#2
二話です。よろしくお願いします。
「は、離してくれ!なんでパンツなんか!」
緑色の小さな生物の協力プレイを相手に、おじさんは必死の抵抗を続けていた。引っ張られた白いブリーフが伸びて、もう少しでおじさんのおじさんが姿を現しそうだった。
ガア!グエ!ガア!グエ!
すでに奪い取ったおじさんの服を取り合ったり、振り回したりしながら、小さな生き物たちが取り囲んで声援を送っている。まるで運動会の綱引きだ。
(おいおい・・・なんだこの画は・・・。)
予想外の場面に一樹は呆然としていた。
(これは助けに入るべきなんだろうか・・・。)
しかし助けに入ったとしても、自分が役に立てるか不安だった。なぜなら今脱がされているおじさんは筋骨隆々で、まるで海外のアクションスターのようだったからだ。

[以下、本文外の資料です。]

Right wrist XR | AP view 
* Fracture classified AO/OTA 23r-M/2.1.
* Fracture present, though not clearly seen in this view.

そんな人間相手に戦えるほど、あの小さな生物の集団は手強いのだ。
(もし命にかかわる場面になったら助けよう・・・うん、そうしよう。)
そう自分に言い聞かせて、少し身を引こうとしたそのとき、一樹は地面の枝を踏んでしまった。ポキッという乾いた音に気付いた小さな生物が一斉にこっちを見た。
(やべっ!気付かれた・・・)
そのまま隠れていようと思ったが、小さな生物達はこっちに近づいてくる。しゃがみ歩きで逃げられるわけもない。一樹は観念して、手を上げながらゆっくりと立ち上がった。

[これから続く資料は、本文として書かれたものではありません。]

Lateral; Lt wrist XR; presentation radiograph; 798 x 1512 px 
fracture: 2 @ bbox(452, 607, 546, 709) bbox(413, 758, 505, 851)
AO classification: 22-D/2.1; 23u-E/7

「こ、こんにちは~。いや、ハローかな?あの~決して覗いてたわけじゃなくてですね・・・。」
グワ ガーガガー ググ
こちらにはわからない言葉で生物達は会話を始める。そしてなにか道具のようなものを手に取り始めた。
「逃げろ!」
ブリーフのおじさんが叫んだ。緑の生物達がその声を聞いて、一斉に一樹の方に向かってきた。一樹は踵を返して一心不乱に走り出した。
「ちくしょう!なんなんだよお!」
慣れない森の中を走るのは難しい。地面に落ちた枝や木の幹に足を取られる。(靴を履いていたのは幸運だった。)一方緑の生物達は慣れているのか、どんどん距離をつめてくる。そのうえパチンコなどの飛び道具も使ってきた。
「ハアハア・・・捕まってたまるかよ!」
しかしそのうちの一体に追いつかれて、背中に飛びつかれた。一樹はなんとか引き剥がして投げつける。小さいがそれなりに重い。
「よし!こうなったらかかってこい!」
一樹は慣れないファイティングポーズをとって迎え撃とうとする。飛んでくる飛び道具の弾が体に当たって痛い。よく見ると弾は木の実のようだ。

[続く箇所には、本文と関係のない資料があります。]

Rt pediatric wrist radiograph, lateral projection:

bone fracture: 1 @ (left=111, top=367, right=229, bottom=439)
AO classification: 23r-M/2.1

前方から飛び込んでくる敵を思いっきり蹴り飛ばし、横から来る敵は腕で薙ぎ払う。繰り返しているうちに、思いのほか戦えている自分に驚く。
(なんだ、大したことないじゃないか!)
「オラオラ!」
次から次へと飛び込んでくる敵を倒し、飛び道具を使ってくる敵には敵そのものをぶつけて倒す。
(俺って結構強いんだな。ハハハハハハハッ!)
「よし!どんどんこい!お前らじゃ俺は倒せ・・・」
かっこいい台詞を言おうとしたその時、ゴンッ!という鈍い音と共に脳が揺れた。意識が飛びそうになりながらも視線を下に移すと、そこにはものすごい太い筋肉質な腕が見えた。
グワーッガァ!(ラリアット!)
一樹の体は一回転して地面に倒れた。遠のく意識の中最後に見たのは、やたらと腕だけ太いあの緑色の生物だった。
(あっ・・・そういうのもいるのね・・・)
周囲ではわけのわからない言葉で小さな生物達が騒いでるのが聞こえた。
(お父さん・・・お母さん・・・僕は全然強くありませんでした。)
そのまま一樹は気を失った。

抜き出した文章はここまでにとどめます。